Quantum Spectrum in Algebraic Geometry I

Speaker: Maxim Kontsevich
Affiliation: IHES and University of Miami
01/27/20

The name ‘Quantum Spectrum’ in the title refers (for a compact symplectic manifold) to the spectrum of the operator of quantum multiplication by the first Chern class of the tangent bundle, considered as a multi-valued function on the Frobenius manifold encoding genus=0 Gromov-Witten invariants.

In the algebraic case, for complex projective varieties, one of the greatest not yet understood mysteries known from early days of mirror symmetry, is a conjectural relation (by S.Barannikov, B.Dubrovin and myself) between the quantum spectrum and semi-orthogonal decompositions of the derived category of coherent sheaves. We are very far from even approaching this problem in complete generality, beyond particular explicit examples.

The main goal of the lectures is the formulation of quantum blow-up formula which seems to be totally within reach, leading to numerous consequences in the mainstream algebraic geometry.

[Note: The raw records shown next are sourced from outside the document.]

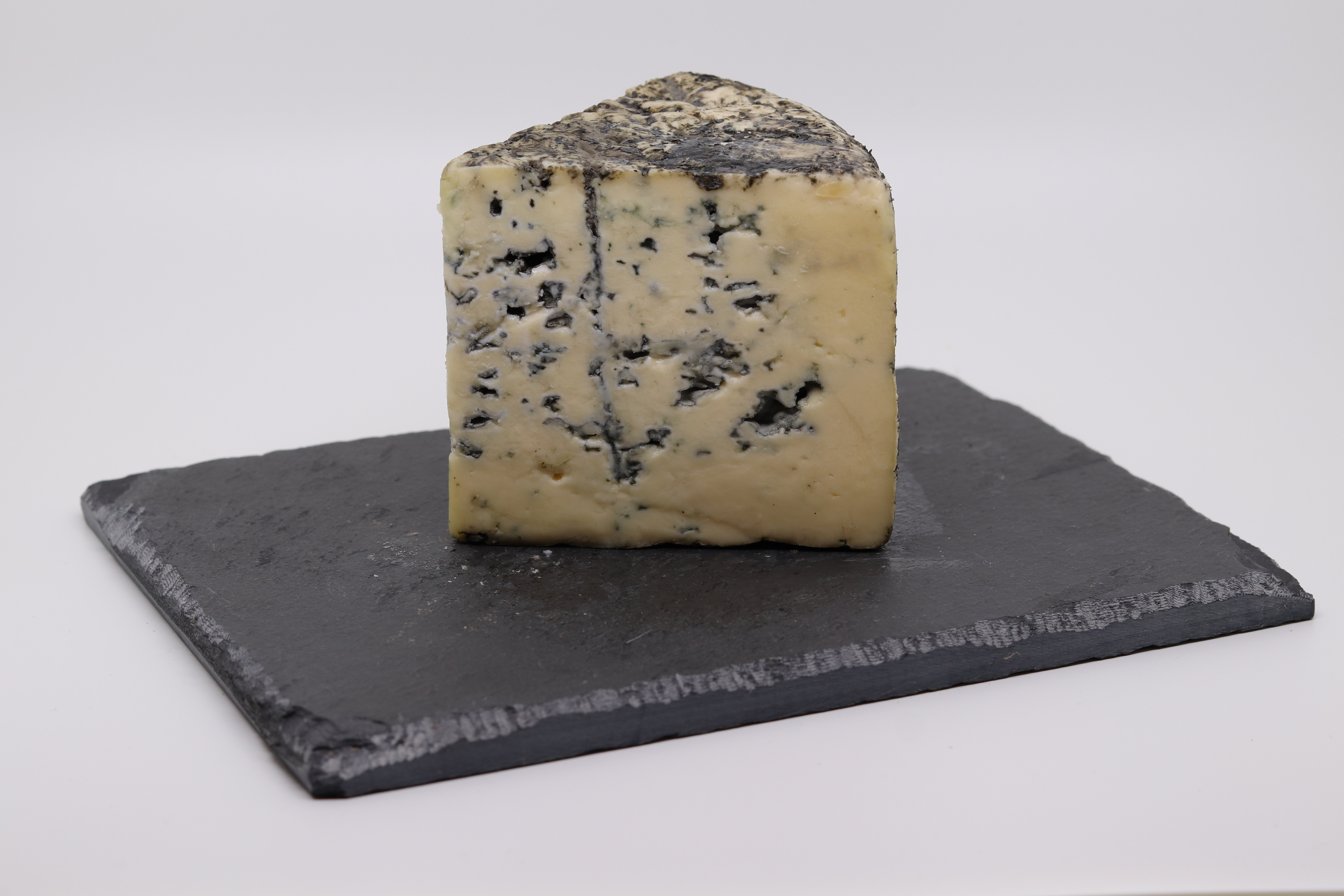 Second atelier Wikifromage. L'atelier a eu lieu à l'édifice de BAnQ Vieux-Montréal.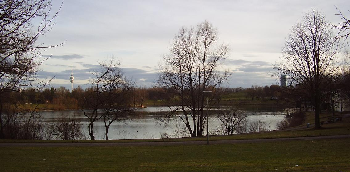 Lerchenauer See in München (Munich / Germany)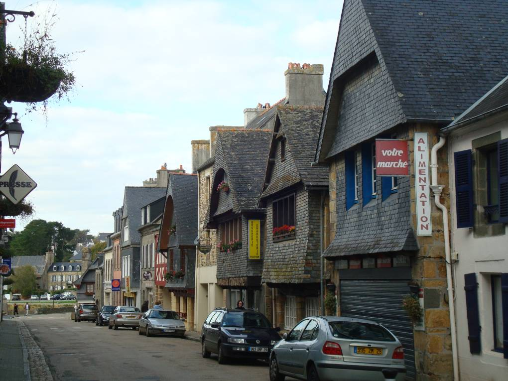 Les maisons de bois dans la rue principale à Le Faou, Finistère, France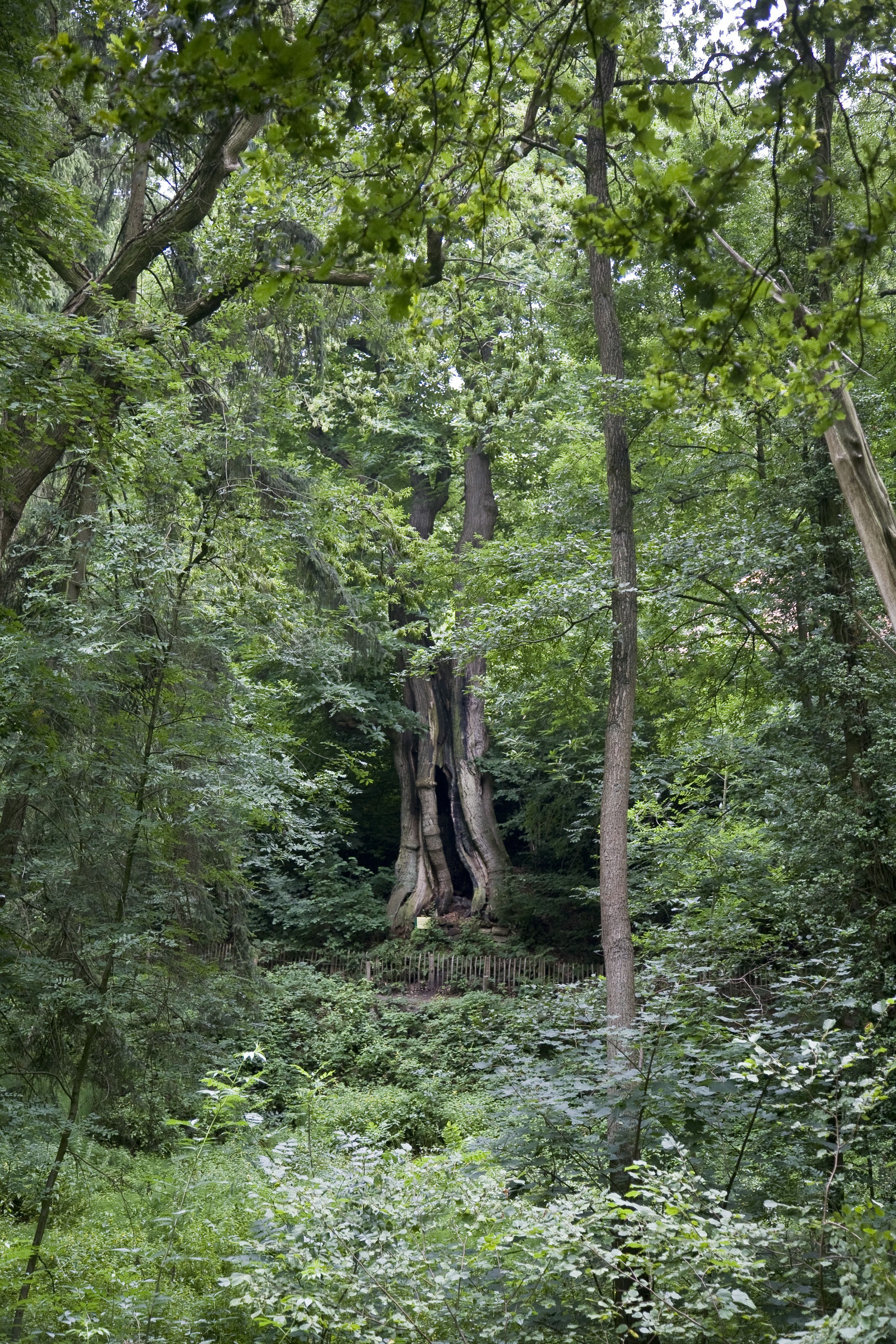 Boom: Zicht op de Kabouterboom, een tamme kastanje en de dikste boom van Nederland (opmerking: Publicatie TRAP route Berg en Dal)

One application is the construction of a new very strong birational invariant (also for non-algebraically closed base fields). In particular, one can deduce non-rationality of a generic cubic 4-fold over complex numbers. Another application is a construction of a new exotic motivic measure. More speculatively, one can have a relation to Minimal Program, a categorification of intersection cohomology for varieties with canonical singularities, and an obstruction to the strong resolution of singularities in positive characteristic.